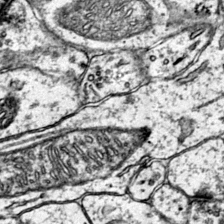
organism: Mouse
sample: Primary visual cortex
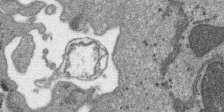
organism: Human
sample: Lung epithelial cells infected with SARS-CoV-2
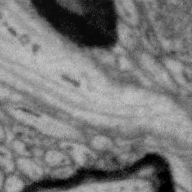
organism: Zebra finch
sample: Brain
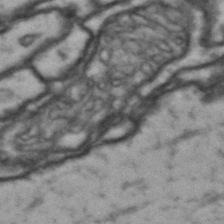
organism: Drosophila
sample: Brain
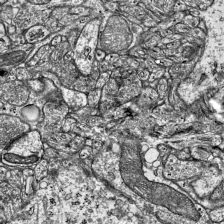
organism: Mouse
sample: Visual Cortex
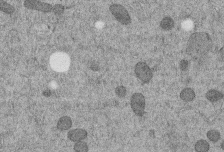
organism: C. elegans
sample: C. elegans embryo early stage
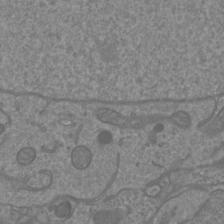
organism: Mouse
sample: Cortical neurons
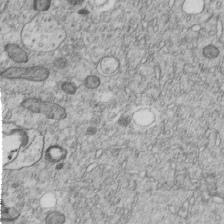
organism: C. elegans
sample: C. elegans embryo early stage
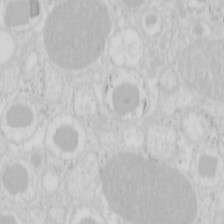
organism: Mouse
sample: Pancreas
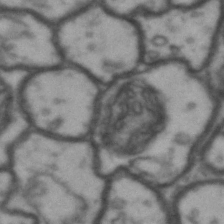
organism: Drosophila
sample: Brain
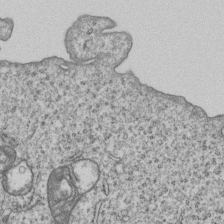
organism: Human
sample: MDA-MB-231 cells
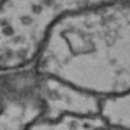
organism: Drosophila
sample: Brain
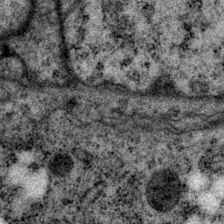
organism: P. pacificus
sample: Pharynx
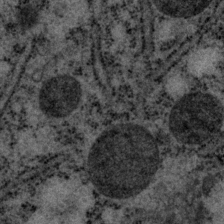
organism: P. pacificus
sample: Pharynx
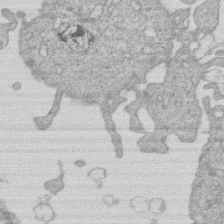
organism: Human
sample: Macrophage cells
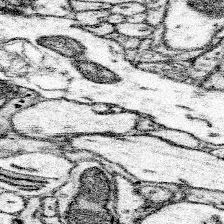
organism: Mouse
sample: Somatosensory cortex neuropil
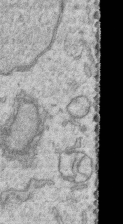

- **What you have to do**
Leave the images behind and write out every entry exactly.

- **Answer to this exercise**
organism: Mouse
sample: Primary visual cortex
organism: Human
sample: Lung epithelial cells infected with SARS-CoV-2
organism: Zebra finch
sample: Brain
organism: Drosophila
sample: Brain
organism: Mouse
sample: Visual Cortex
organism: C. elegans
sample: C. elegans embryo early stage
organism: Mouse
sample: Cortical neurons
organism: C. elegans
sample: C. elegans embryo early stage
organism: Mouse
sample: Pancreas
organism: Drosophila
sample: Brain
organism: Human
sample: MDA-MB-231 cells
organism: Drosophila
sample: Brain
organism: P. pacificus
sample: Pharynx
organism: P. pacificus
sample: Pharynx
organism: Human
sample: Macrophage cells
organism: Mouse
sample: Somatosensory cortex neuropil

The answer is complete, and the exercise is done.